● **DESCRIPTION OF THE TASK**
Once the line containing "Katolička crkva Svetog Martina u Bošnjacima" appears, output it and each remaining line of the records below exactly, with no pictures and nothing more.
⁂
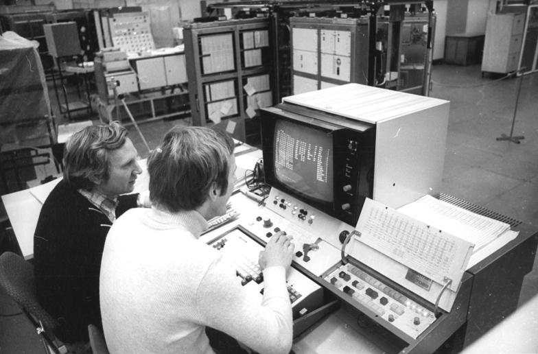 VEB Robotron Elektronik Dresden, Computer EC 1055 ADN-ZB Häßler 4.1.80 Dresden: Integration- 480.000 Operationen pro Sekunde sichert das neue elektronische Datenverarbeitungssystem "EC 1055" aus dem VEB Robotron-Elektronik Dresden. Die erste Anlage aus der Eser-Familie - der einheitlichen elektronischen Rechentechnik der sozialistischen Länder - wurde an die UdSSR geliefert. - Die Prüffeld-Ingenieure Reinhard Stellfeld (r.) und Eberhard Birkner (l.) testen eine neue Anlage.
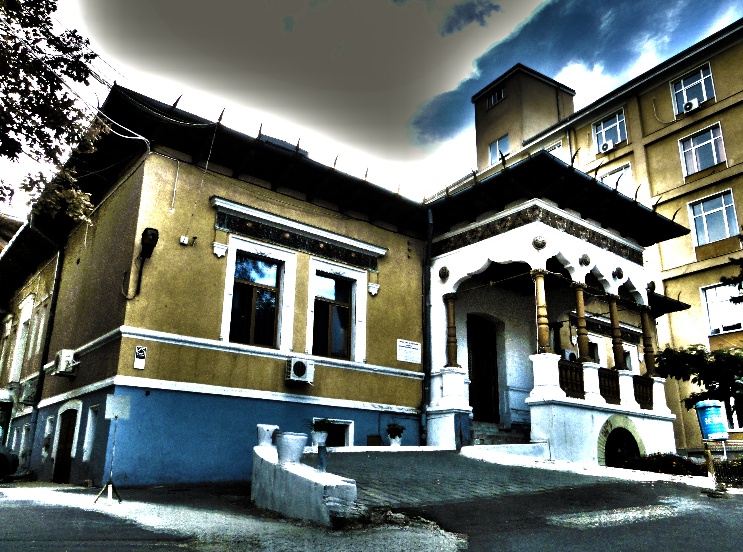 Casa G-ral Lahovary, azi corp al Spitalului Cantacuzino
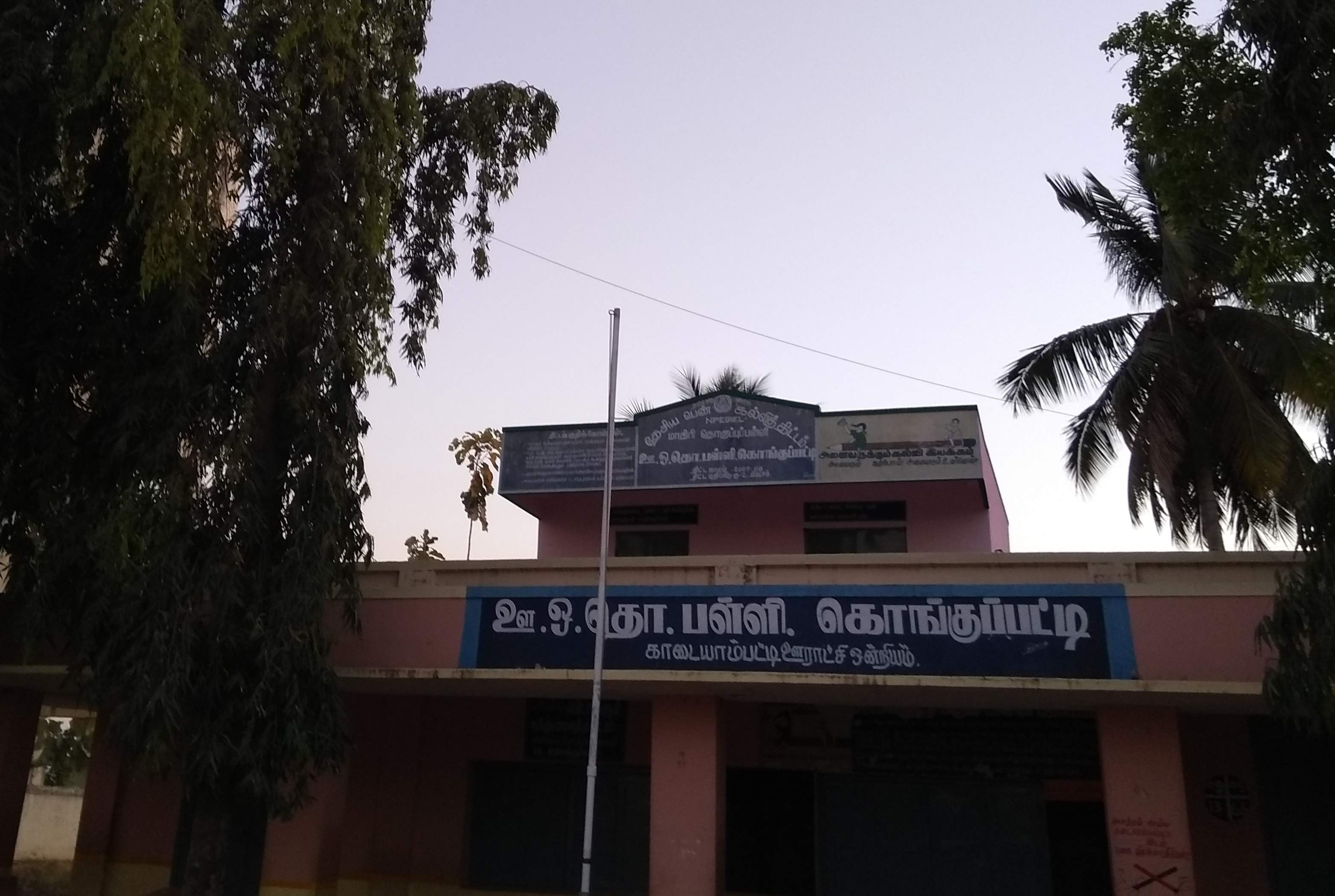 கொங்குப்பட்டி ஊராட்சி ஒன்றிய தொடக்கப்பள்ளி, ஒமலூர் வட்டம், சேலம் மாவட்டம், தமிழ்நாடு, இந்தியா ஒன்றியம்.
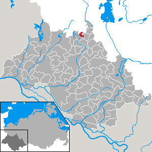 Zülow in Mecklenburg-Vorpommern - district Ludwigslust
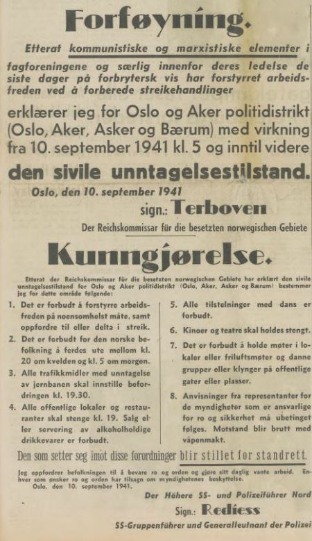 Erklæring om unntakstilstand i Oslo, Aker, Asker og Bærum i forbindelse med melkestreiken i 1941. Fra Nasjonal samlings hovedorgan Fritt Folk 10. september 1941.
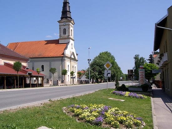 Katolička crkva Svetog Martina u Bošnjacima
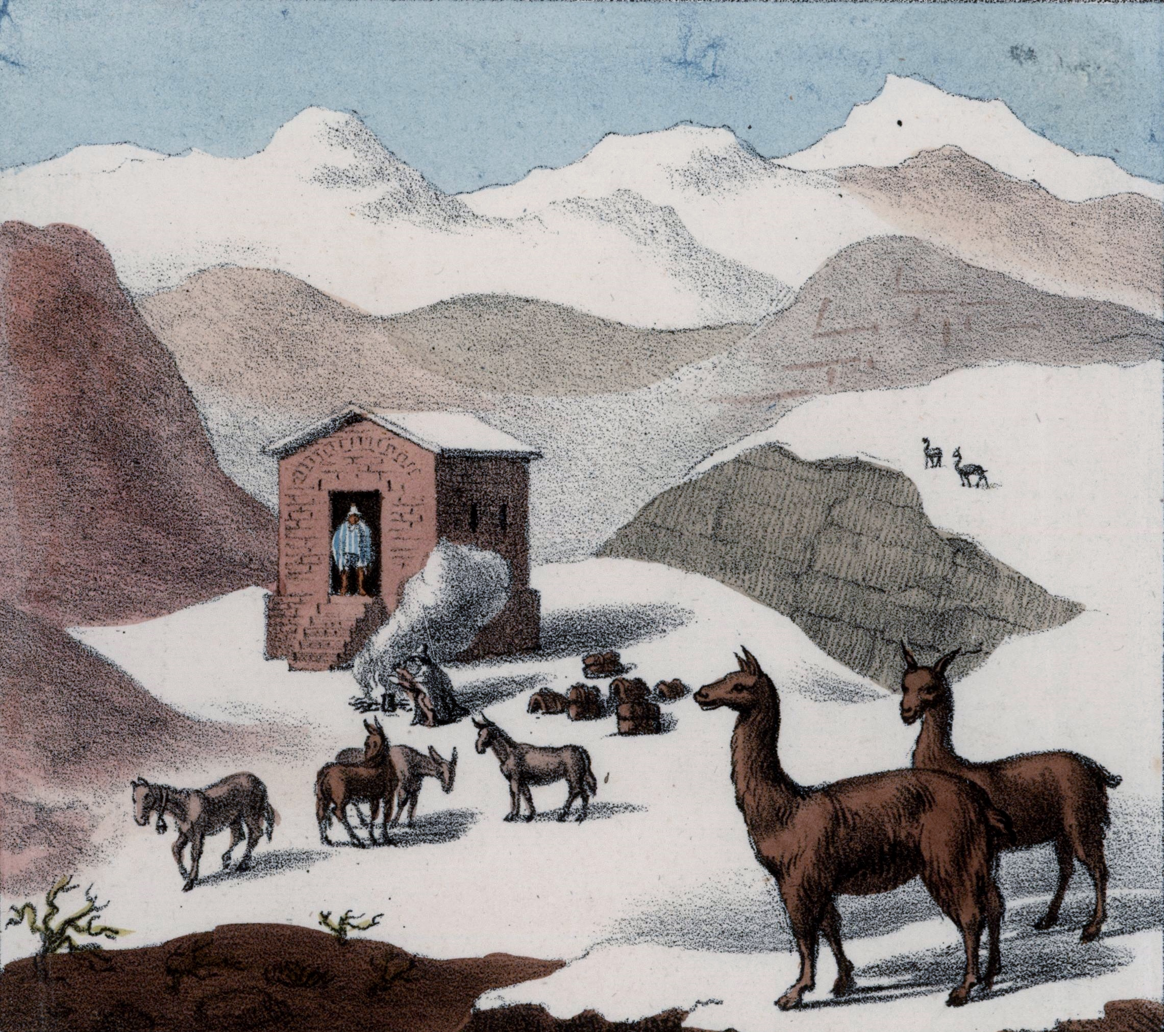 Vista de una cabaña en las montañas con nieve y guanacos en Las Cuevas. Litografía coloreada de George Johann Scharf en una página plegable con otros 3 grabados, según diversos bocetos (no se especifica quiénes son los autores de esos bocetos); impresa por Rowney & Forster y publicada por Peter Schmidtmeyer en su libro Travels into Chile, over the Andes, in the years 1820 and 1821, London: Longman, Hurst, Rees, Orme, Brown and Green, 1824.
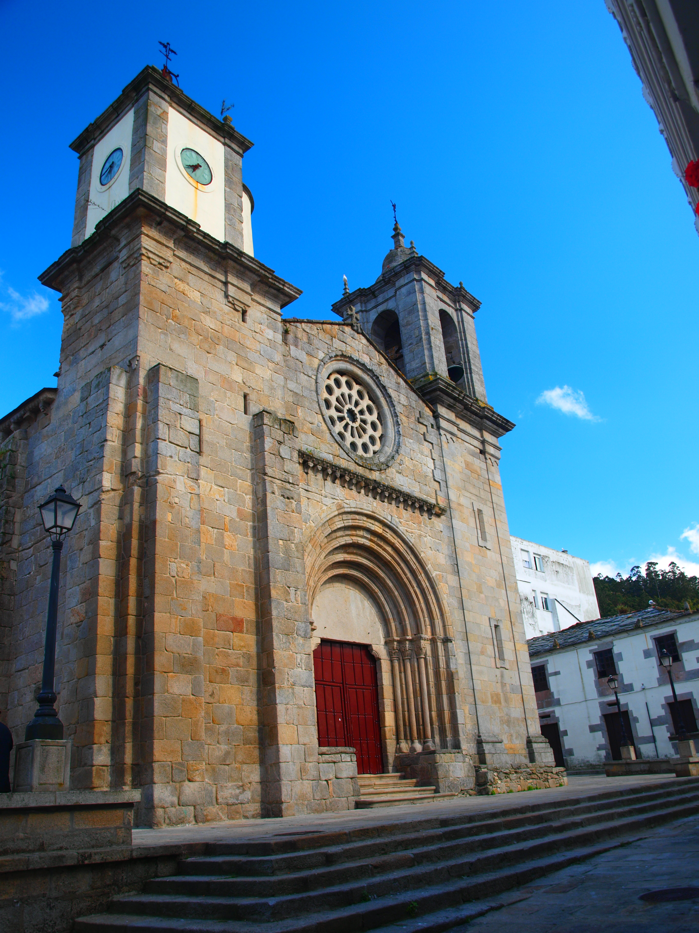 VIVEIRO
⁂
● **FINISHED EXERCISE**
 Katolička crkva Svetog Martina u Bošnjacima
 Vista de una cabaña en las montañas con nieve y guanacos en Las Cuevas. Litografía coloreada de George Johann Scharf en una página plegable con otros 3 grabados, según diversos bocetos (no se especifica quiénes son los autores de esos bocetos); impresa por Rowney & Forster y publicada por Peter Schmidtmeyer en su libro Travels into Chile, over the Andes, in the years 1820 and 1821, London: Longman, Hurst, Rees, Orme, Brown and Green, 1824.
 VIVEIRO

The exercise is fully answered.